It’s a beautiful day outside. The inversion have moved in: warm air on top trapping the cooler air on the bottom. Almost 50 “sunshine” degrees outside, The sun feels great. The onlt draw back is the air is lethal, I am going to find ky surgical masks I have in the garage I use when I am sanding sticks, the masks will atleast strain the air and let scare the snot of folks who may be riding with me on the train. The air quality of this valley always sucks in the winter hut the quality really gets bad when an inversion is in place. I have herd of physicians selling the practices and relocating their families from the Wasatch front because the “soup” is so bad. I can see a haze over the city as I move round but it’s just hazy. It’s when you get up q couple of hundred feet like driving up the canyons and you physicially pass from one level to the ‘clean air “ zone that you can really perceive the difference; not only in clarity but in temperature. Sometimes it five to tn degrees warmer above the inversion. And being above the inversion you can look into the valley and just witness how filthy the air is.

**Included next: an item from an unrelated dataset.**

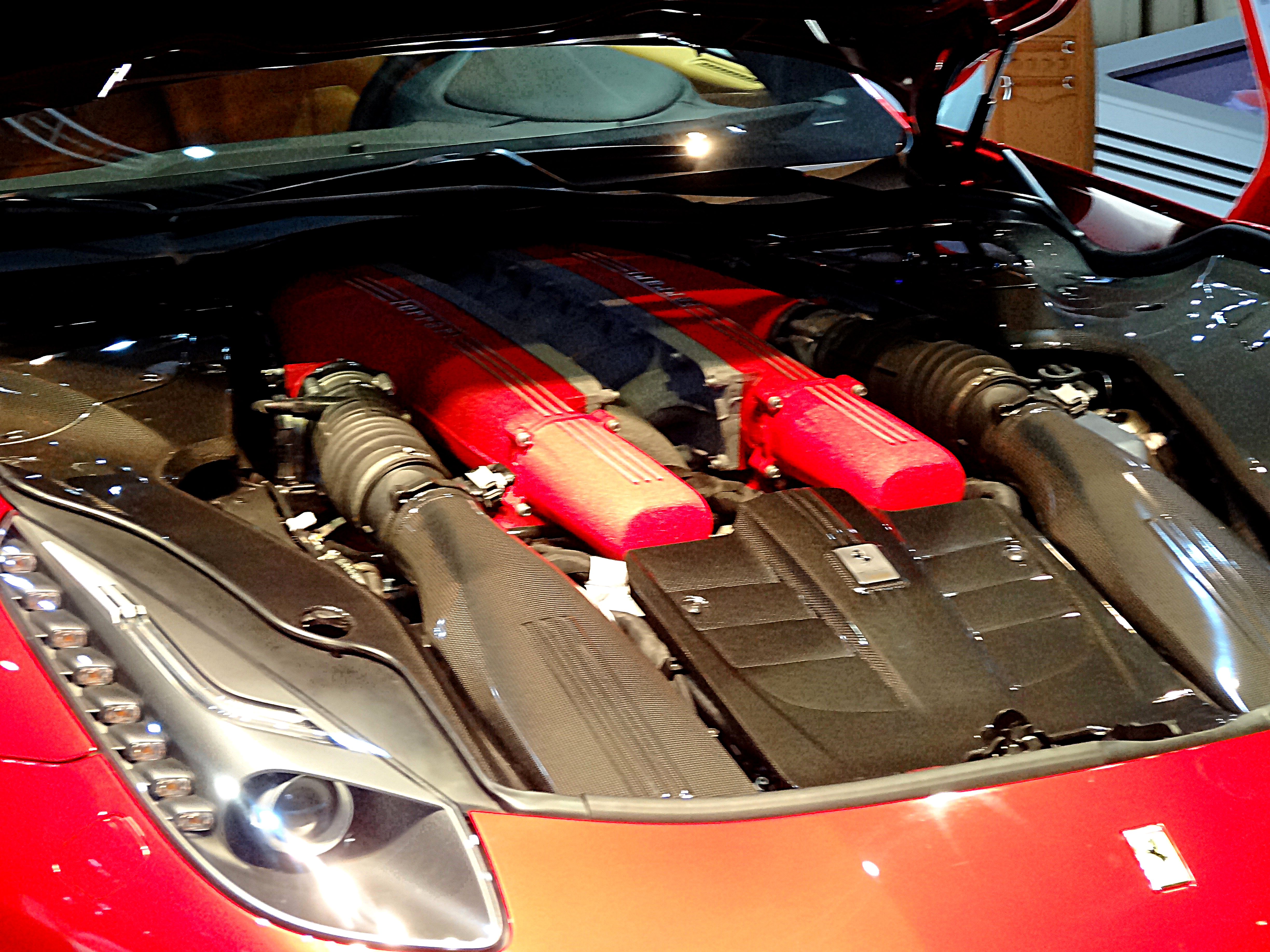 À 8 250 tr/min : 740 ch (soit 546 kW) À 6 000 tr/min : 690 Nm Poids1 525 kg Vitesse maximale 340 km/h 0 à 100 km/h en 3,1 s Coefficient de traînée 0,29 275 386 €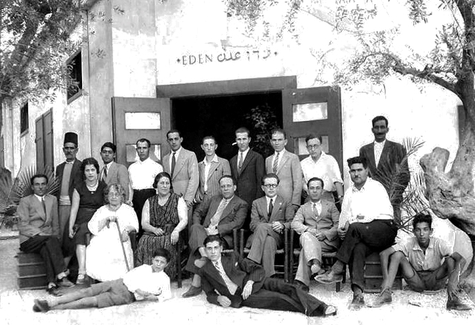 עובדי קולנוע עדן.

I had to go to my Department of Determination Services (DDS) over lunch. A bit of a bore of a meeting but the Director always provides a good lunch and since I am Chair of this board I sort of have to be there. Luckily the DDS building is close to the train making the trip easy and fast. I get out of the office and get to ‘run ‘ the city a city. I hate to say it but the day is so beautiful; and so warm I started getting hints of Spring Fever. It’s not even technically Winter yet. Still have about a week and a half till Winter Solstice. Hen I can get the fever but not before.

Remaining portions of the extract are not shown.